Trumpet blares exciting melodic note montage….

And here we go!

SECRET #1: Women feel invisible.  I think there is an element in every woman’s heart that is crying for acknowledgement.  With time, this cry becomes a muffled whimper they tend to ignore by sweeping under the rug of “I don’t deserve this or that,” “I am unworthy,” “I am ugly.”  It becomes a twisted distortion of the original plea.  It becomes a foothold for the devils wretched words and heart ripping phrases.  It becomes the start of death itself. 

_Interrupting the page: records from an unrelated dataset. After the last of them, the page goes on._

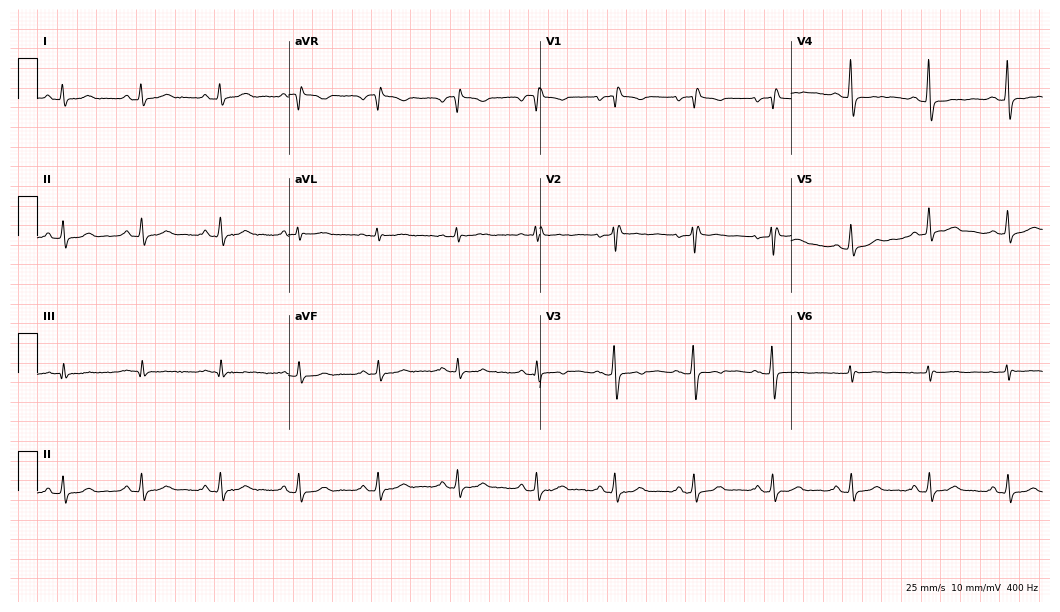
Resting 12-lead electrocardiogram (10.2-second recording at 400 Hz). Patient: a female, 65 years old. None of these six findings is recorded: first-degree AV block, right bundle branch block (RBBB), left bundle branch block (LBBB), sinus bradycardia, atrial fibrillation (AF), sinus tachycardia.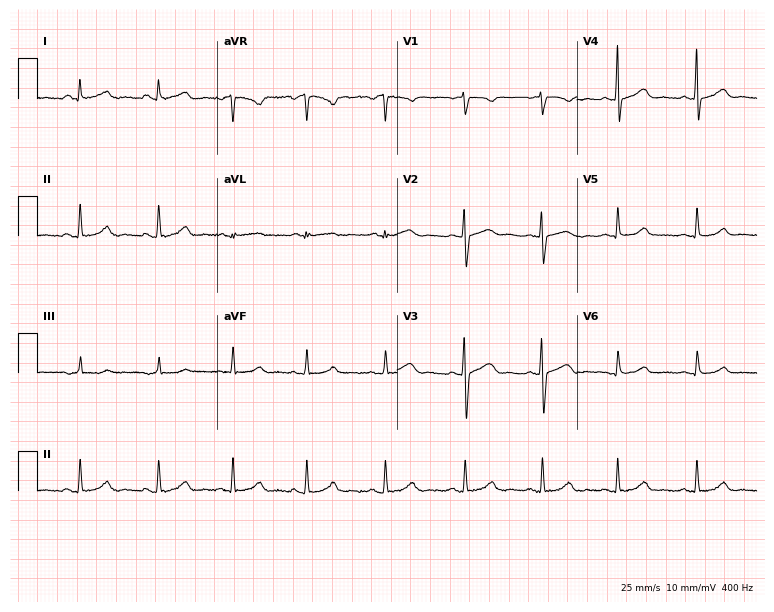
ECG (7.3-second recording at 400 Hz) — a 34-year-old female patient. Labelled as a normal ECG.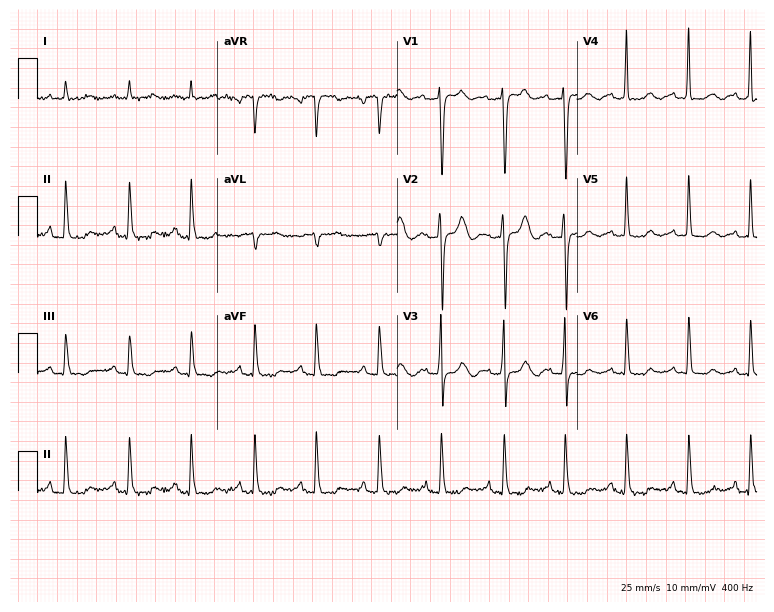
Electrocardiogram, a female, 78 years old. Overall reading on record: normal ECG.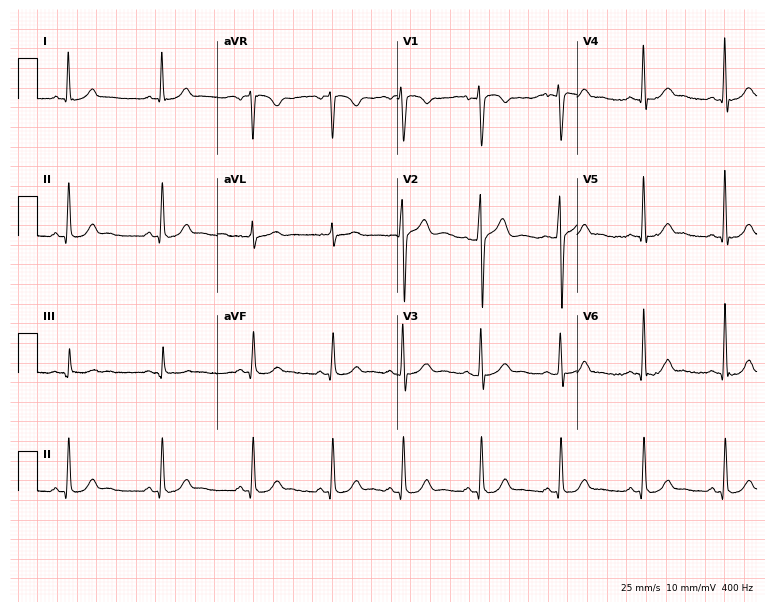
Resting 12-lead electrocardiogram (7.3-second recording at 400 Hz). Patient: a male, 43 years old. None of these six findings is recorded: first-degree AV block, right bundle branch block (RBBB), left bundle branch block (LBBB), sinus bradycardia, atrial fibrillation (AF), sinus tachycardia.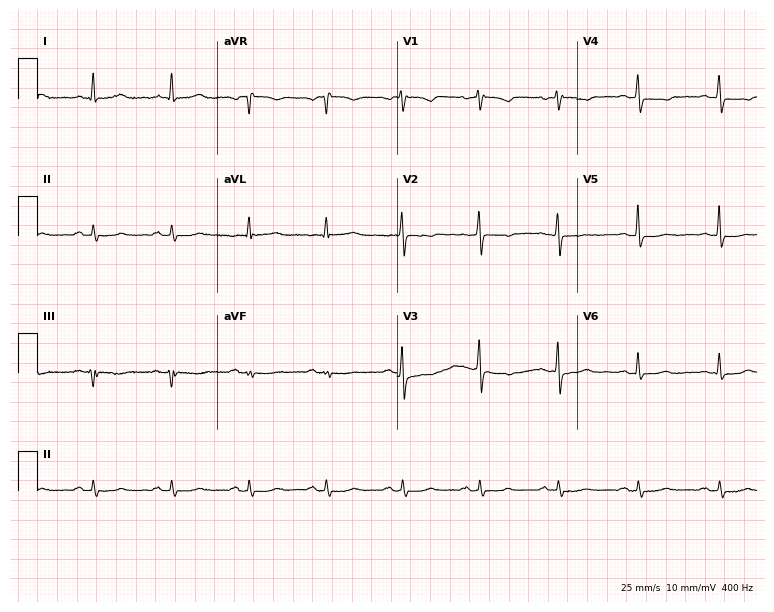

Due to this invisibility mechanism (not like Harry Potter’s invisibility cloak…), women have a hunger to be noticed.  This is why you see women who have triple D sized you-know-what’s wear sixed XS tank tops.  (Someone should let them know that we can STILL see the vastness of their enormity, even when well locked/covered/duct-taped/tamper-proofed under an appropriately sized t-shirt.)  Women who are overly loud or talk over others?  They want to be noticed too.  They want to be given safety in “being seen,” in being accepted; maybe at the crux of it all…they want the safety that comes with being loved.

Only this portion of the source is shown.